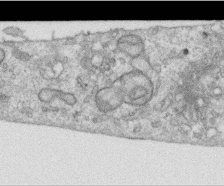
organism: Human
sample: Centriole in RPE cells
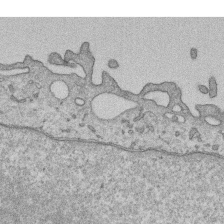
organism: Human
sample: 1205lu cells
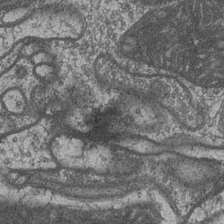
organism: Drosophila
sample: Optic medulla
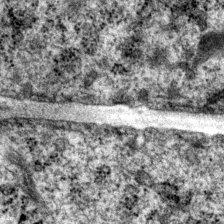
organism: P. pacificus
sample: Pharynx
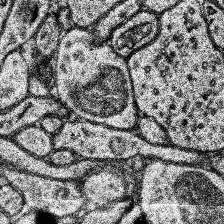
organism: Human
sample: Temporal Lobe
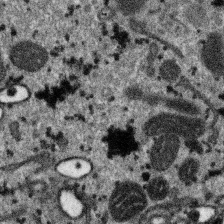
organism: Human
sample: Lung epithelial cells infected with SARS-CoV-2
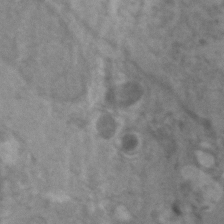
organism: Zebrafish
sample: Zebrafish embryo
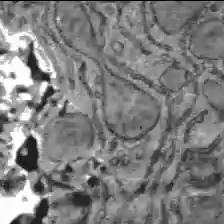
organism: C57BL Mouse
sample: Liver
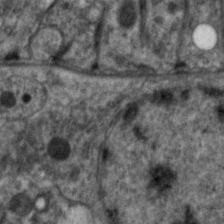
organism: C. elegans
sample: Pharynx
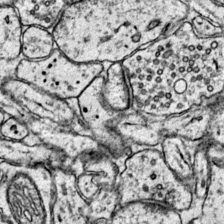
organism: Mouse
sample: Primary visual cortex
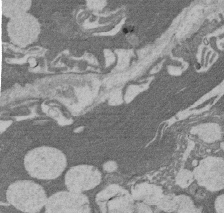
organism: Rat
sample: Salivary granule
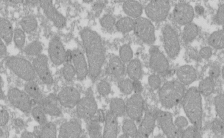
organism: Xenopus
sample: Cilia; centrioles in frog embryo cells
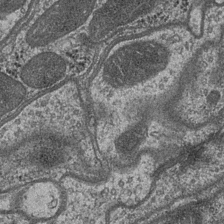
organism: Drosophila
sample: Optic medulla
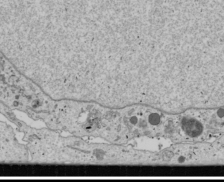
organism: Human
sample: Mitochondria in U2OS cells
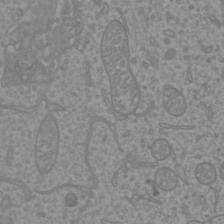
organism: Mouse
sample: Cortical neurons
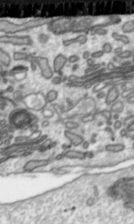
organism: Toxoplasma gondii
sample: Parasites in a vacuole inside a host cell
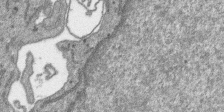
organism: Human
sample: Lung epithelial cells infected with SARS-CoV-2
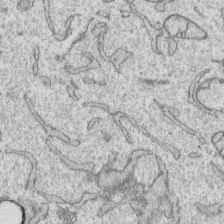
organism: Human
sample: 1205lu cells
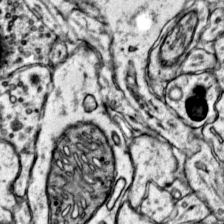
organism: Mouse
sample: Primary visual cortex
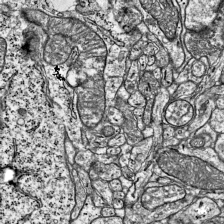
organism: Mouse
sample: Visual Cortex
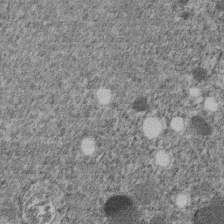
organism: C. elegans
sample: C. elegans embryo early stage
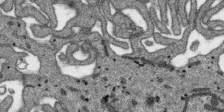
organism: Human
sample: Lung epithelial cells, uninfected (mock) control
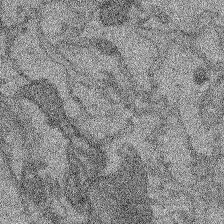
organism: Human
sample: HeLa cells
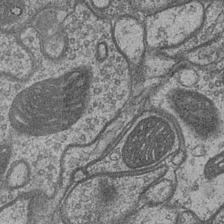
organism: Drosophila
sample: Optic medulla
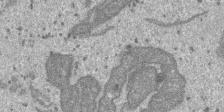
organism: Human
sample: Lung epithelial cells infected with SARS-CoV-2
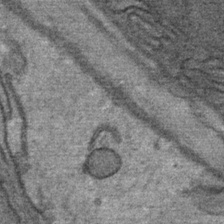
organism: Mouse
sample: Mouse Salivary gland
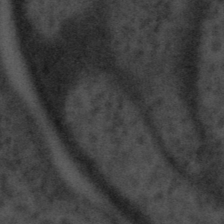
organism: Tuwongella immobilis
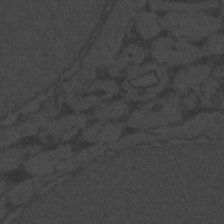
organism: Zebrafish
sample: Macrophage infected with Toxoplasma gondii
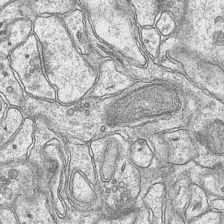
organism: Mouse
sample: CA1 Hippocampus
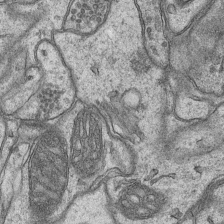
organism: Mouse
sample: CA1 Hippocampus
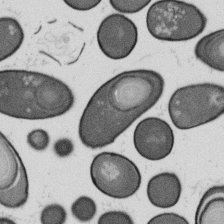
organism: B. subtilis
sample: Bacterial spore
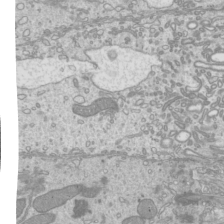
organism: Mouse
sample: Cilia; mouse epididymis
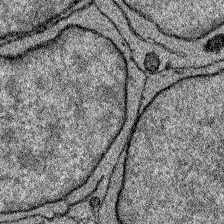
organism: Zebrafish
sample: Larval olfactory bulb
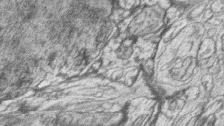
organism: Zebrafish
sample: synaptic ribbons in rod cells and cone cells
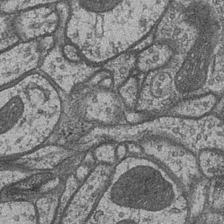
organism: Drosophila
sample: Optic medulla
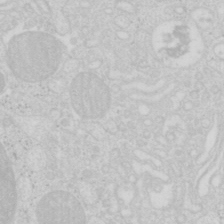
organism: Mouse
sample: Pancreas
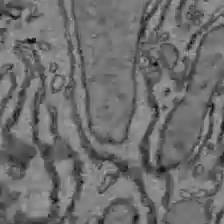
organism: C57BL Mouse
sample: Liver
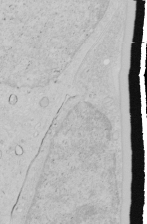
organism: Human
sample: Mitochondria in HCT116 cells
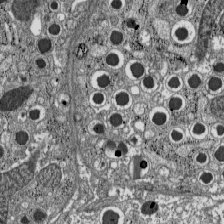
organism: C57BL Mouse
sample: Pancreatic islet
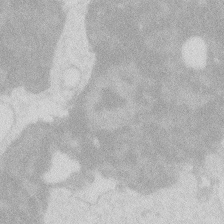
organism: Zebrafish
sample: Macrophage
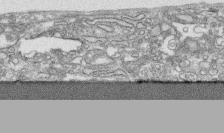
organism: Human
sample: CRL-1474
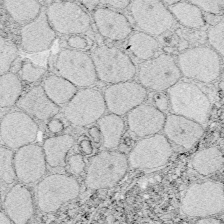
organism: Zebrafish
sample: Whole-Brain
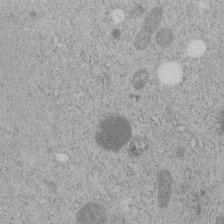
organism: C. elegans
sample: C. elegans embryo early stage
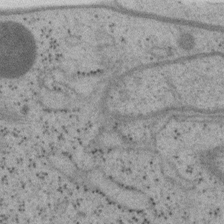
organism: Human
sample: HeLa cells
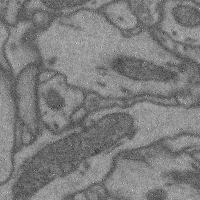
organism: Mouse
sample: Cerebral cortex
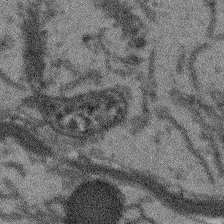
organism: Arabidopsis thaliana
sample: Root tip
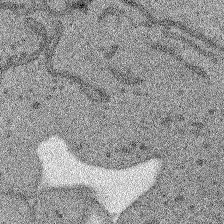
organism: Human
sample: HeLa cells
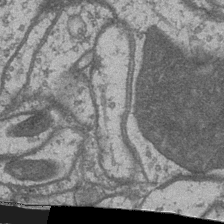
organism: Drosophila
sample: Optic medulla
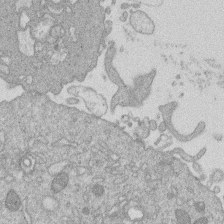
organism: Human
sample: Macrophage cells
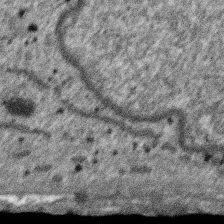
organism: Human
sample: Lung epithelial cells infected with SARS-CoV-2
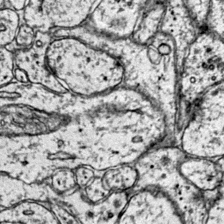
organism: Mouse
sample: Primary visual cortex
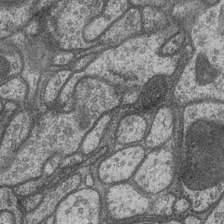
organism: Drosophila
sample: Optic medulla
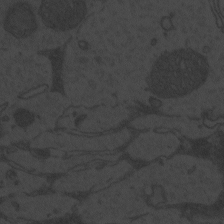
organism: Zebrafish
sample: Macrophage infected with Toxoplasma gondii
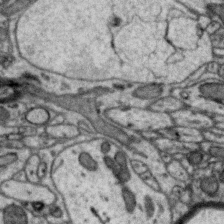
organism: Zebra finch
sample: Brain
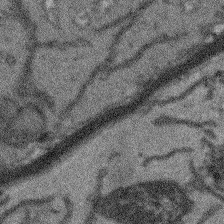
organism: Arabidopsis thaliana
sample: Root tip
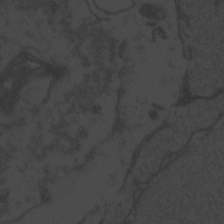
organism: Zebrafish
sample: Macrophage infected with Toxoplasma gondii
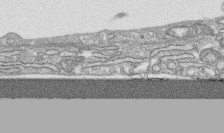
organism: Human
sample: CRL-1474
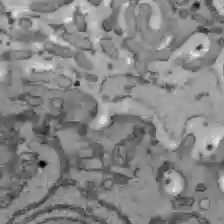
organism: C57BL Mouse
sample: Liver
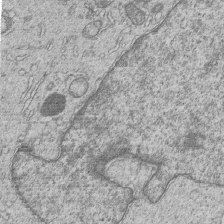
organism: Human
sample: MDA-MB-231 cells
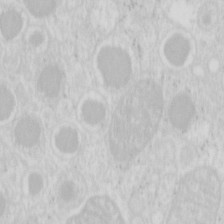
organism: Mouse
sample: Pancreas
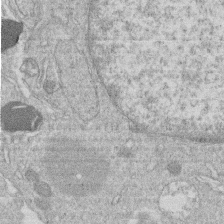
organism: Human
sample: Macrophage cells
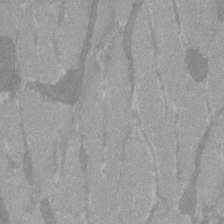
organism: C57BL Mouse
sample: Tibialis anterior muscle cell
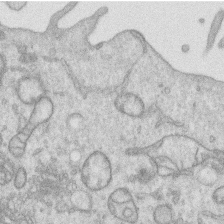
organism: Human
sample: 1205lu cells
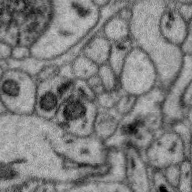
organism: Zebra finch
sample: Brain
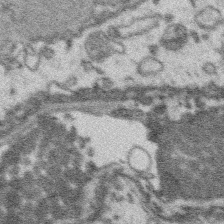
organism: Platynereis dumerilii
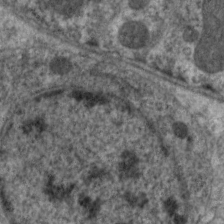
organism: C. elegans
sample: Pharynx
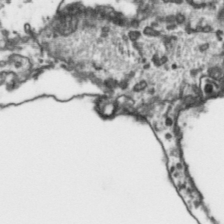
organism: Toxoplasma gondii
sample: Parasites in a vacuole inside a host cell
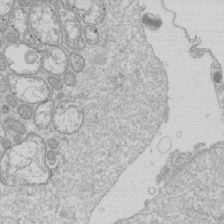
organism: Drosophila
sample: Cell division; meiosis; drosophila spermatocytes
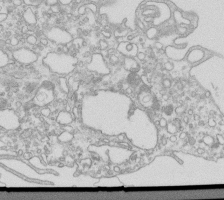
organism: Mouse
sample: Macrophages
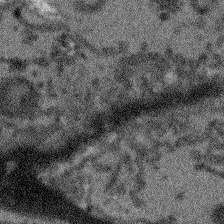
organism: Arabidopsis thaliana
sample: Root tip
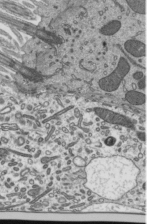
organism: Mouse
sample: Mouse epididymis efferent ductule cilia
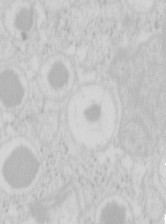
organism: Mouse
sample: Pancreas
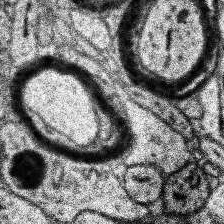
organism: Human
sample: Temporal Lobe
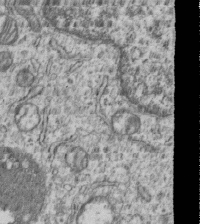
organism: Human
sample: MDA-MB-231 cells
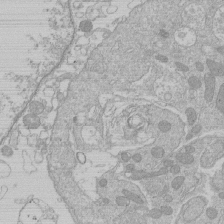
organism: Human
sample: Macrophage cells
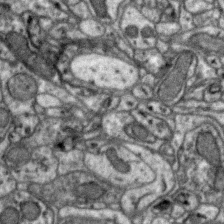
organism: Zebra finch
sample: Brain
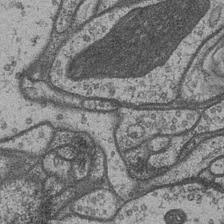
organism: Drosophila
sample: Optic medulla
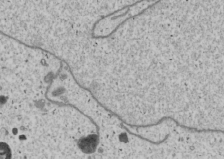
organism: Human
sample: Mitochondria in U2OS cells
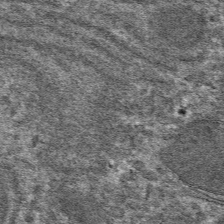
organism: Mouse
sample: Mouse hepatocytes
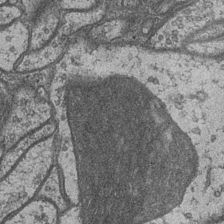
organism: Drosophila
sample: Optic medulla
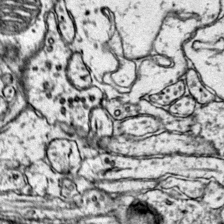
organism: Mouse
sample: Primary visual cortex
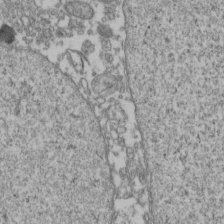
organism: Human
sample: Activated Jurkat CD4+ T cells
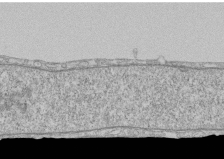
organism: Human
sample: CRL-1474
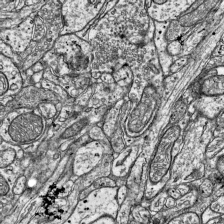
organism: Mouse
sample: Visual Cortex
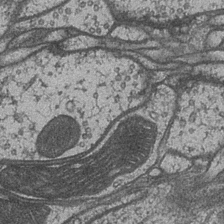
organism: Drosophila
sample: Optic medulla
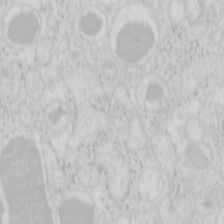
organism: Mouse
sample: Pancreas
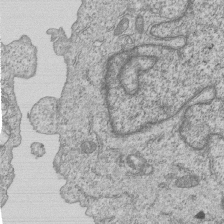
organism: Human
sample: MDA-MB-231 cells
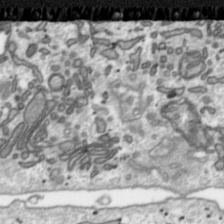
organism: Toxoplasma gondii
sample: Parasites in a vacuole inside a host cell
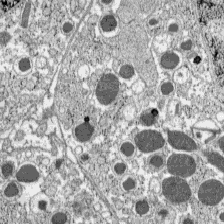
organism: C57BL Mouse
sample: Pancreatic islet
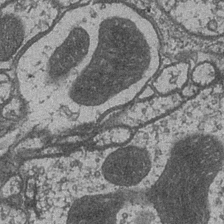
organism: Drosophila
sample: Optic medulla
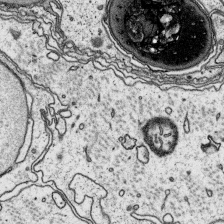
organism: Platynereis dumerilii
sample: Parapodia
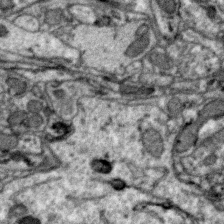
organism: Zebra finch
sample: Brain
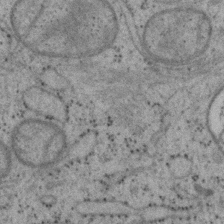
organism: Human
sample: HeLa cells
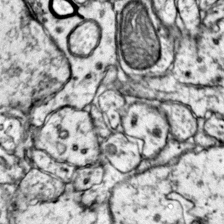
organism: Mouse
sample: Primary visual cortex
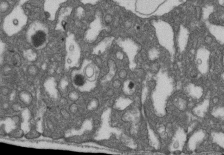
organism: Drosophila
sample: Nephrocyte
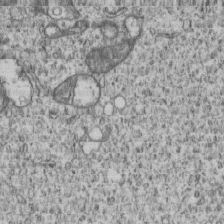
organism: Human
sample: MDA-MB-231 cells
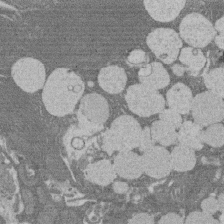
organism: Rat
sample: Salivary granule
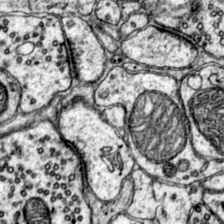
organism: Mouse
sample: Primary visual cortex
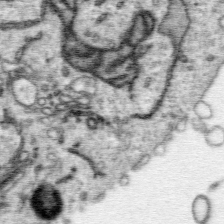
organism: Human
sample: HeLa cells
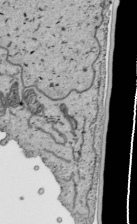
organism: Human
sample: Mitochondria in HCT116 cells
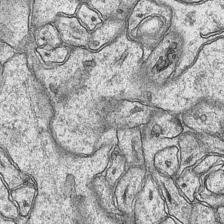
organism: Mouse
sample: CA1 Hippocampus
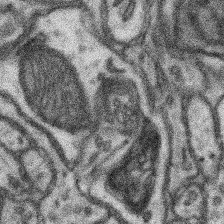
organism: Mouse
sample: Somatosensory cortex neuropil
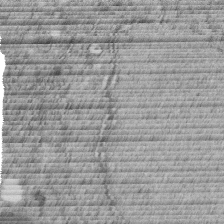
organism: C. elegans
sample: C. elegans embryo early stage
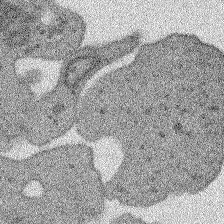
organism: Human
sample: HeLa cells
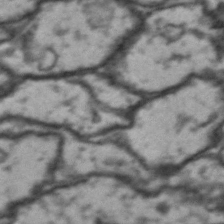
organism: Drosophila
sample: Brain
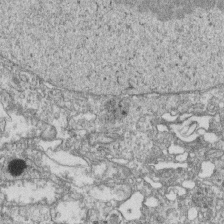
###
» Exercise aim
Take the line with "sample: Somatosensory cortex neuropil" and each line after it through the end of the material above, and reproduce them exactly, both ends included, without pictures.

» Written solution
sample: Somatosensory cortex neuropil
organism: C. elegans
sample: C. elegans embryo early stage
organism: Human
sample: HeLa cells
organism: Drosophila
sample: Brain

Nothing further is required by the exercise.